For more basic fact sheets in this series on emerging HIV prevention strategies visit www.avac.org/intro.

What are microbicides?

Microbicides in HIV prevention are products designed to be applied in the vagina and/or rectum to reduce the risk of getting HIV during sex. Their name means they kill microbes — in this case, HIV.

No microbicides are on the market yet, but the first one may be available in some countries by the end of 2020. The European Medicines Agency is reviewing the dapivirine vaginal ring. It resembles the vaginal ring that some women use for birth control. The dapivirine ring is inserted into the vagina. A woman can insert and remove the ring herself. The dapivirine ring is designed to be changed monthly for continuous protection against HIV. In studies, most women who used the ring said it was very comfortable, and they report their partners rarely felt it during sex.

The dapivirine ring could be provided by community health workers, as well as in clinics. See more details on the dapivirine ring further down.
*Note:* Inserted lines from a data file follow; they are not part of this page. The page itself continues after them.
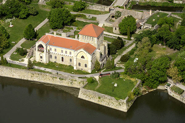 Tatai vár légi fotó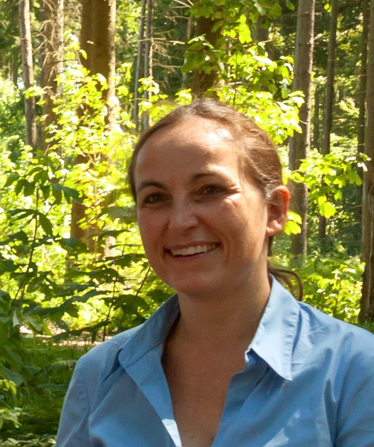 Petra Loenne (prähistorische Archäologin)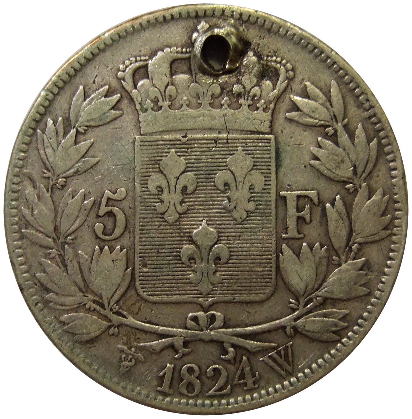 Revers d'une pièce de 5 francs émise sous Louis XVIII en 1824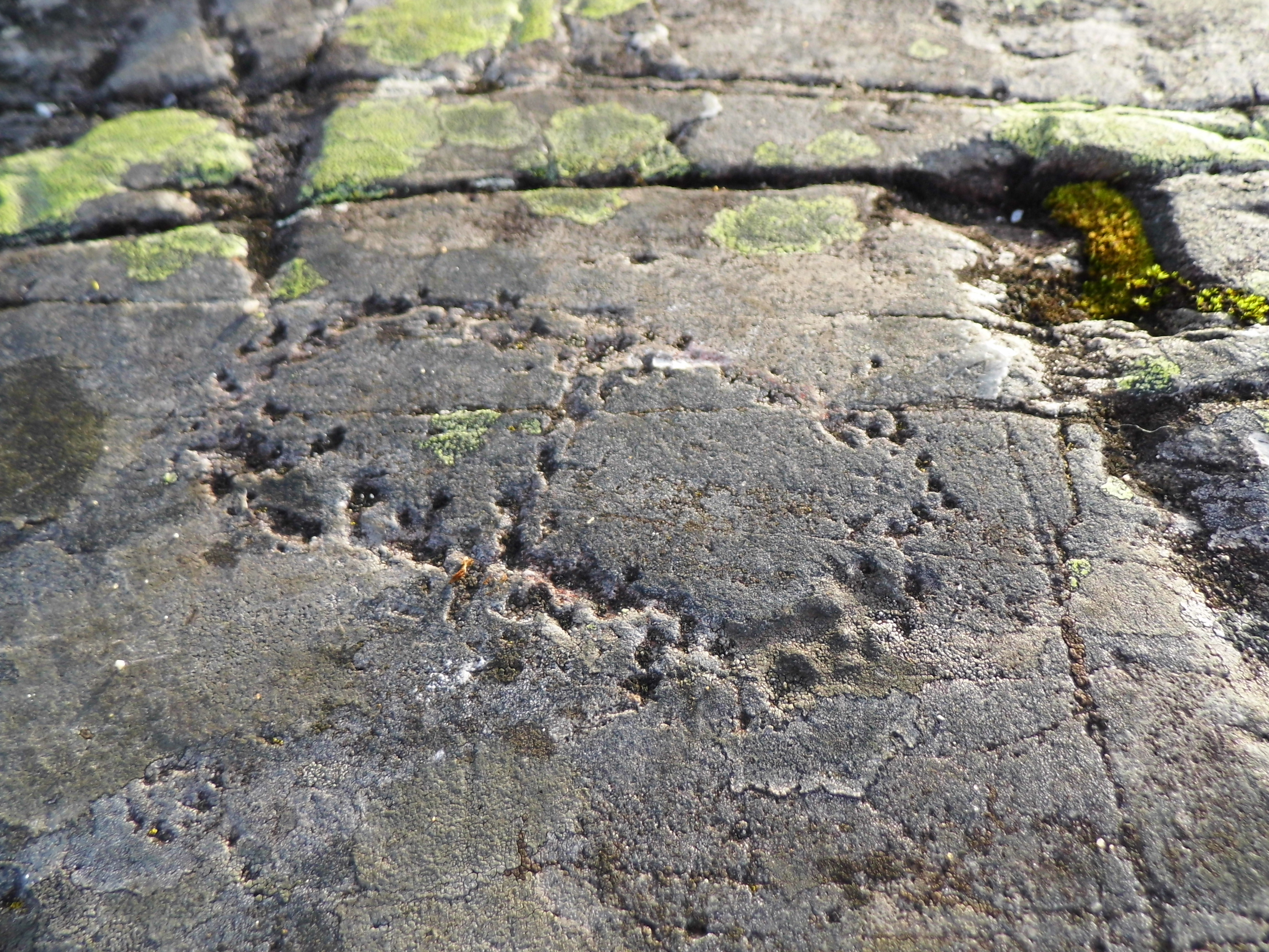 Nærbilde av en prikkhugget fotsåle.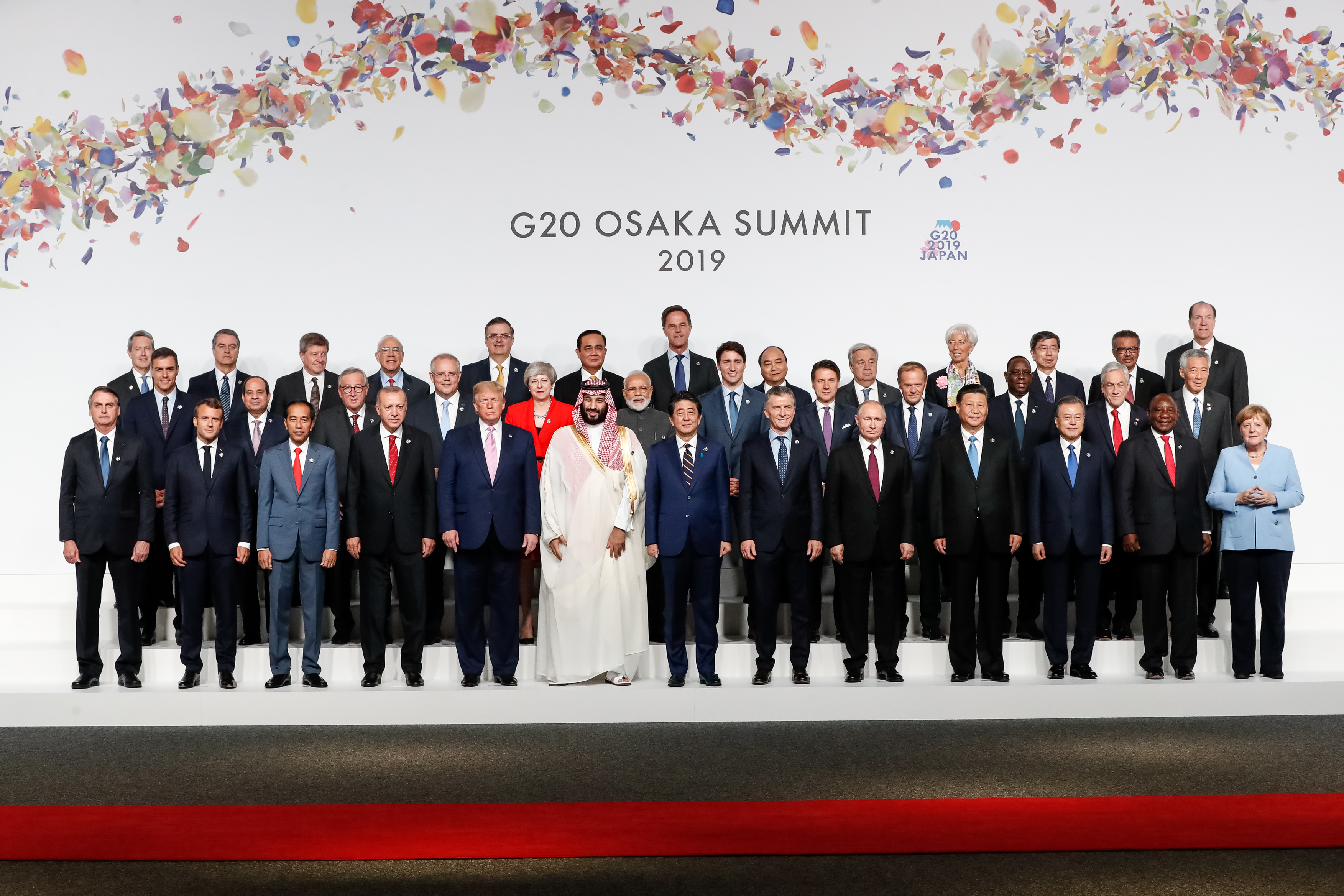 (Osaka - Japão, 28/06/2019) Presidente da República, Jair Bolsonaro, durante foto de família dos Líderes do G20. Foto: Alan Santos/PR

Microbicides are also being developed in other forms. A vaginal film that looks like a small piece of thin plastic, smaller than a stick of gum, could be inserted right before sex. The film dissolves in the vagina and could provide on-the-spot protection from HIV.

Other microbicides being tested known as multi-purpose technologies, or MPTs, would protect women from both pregnancy and HIV. Still others are designed to offer protection during rectal sex. These may look and feel like the douches and lubricants that many people already use before or during anal sex. The goal is to make products for safe sex that also protect against HIV and are comfortable. The vaginal ring may be ready to go on the market soon, but these other products, if effective, would not be available for many years.
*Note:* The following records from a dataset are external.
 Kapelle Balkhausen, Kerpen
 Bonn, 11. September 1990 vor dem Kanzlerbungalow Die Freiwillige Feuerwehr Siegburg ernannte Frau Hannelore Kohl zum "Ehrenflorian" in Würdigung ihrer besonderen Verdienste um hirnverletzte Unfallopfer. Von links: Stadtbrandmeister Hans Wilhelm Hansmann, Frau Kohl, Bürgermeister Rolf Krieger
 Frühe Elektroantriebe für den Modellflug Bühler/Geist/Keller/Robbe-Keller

Why do we need microbicides?

Some people prefer to have protection from HIV throughout their bodies all the time. This is called systemic protection because the drug spreads through your whole body. Oral PrEP is one kind of systemic protection. Vaccines (when we have one for HIV) would also be systemic. These whole body methods are also useful to people who use injected drugs because they can protect you no matter how HIV enters your body.

Other people may prefer to use topical methods that provide protection in just one part of the body. Microbicides are products made to stop HIV just in the vagina or just in the rectum. They provide protection during sex without affecting the rest of the body. Some people call them “user-controlled” or “user-initiated” methods because they do not have to be inserted or removed by a doctor or health care worker. They are made for people who want protection that they can apply themselves, just when they need it.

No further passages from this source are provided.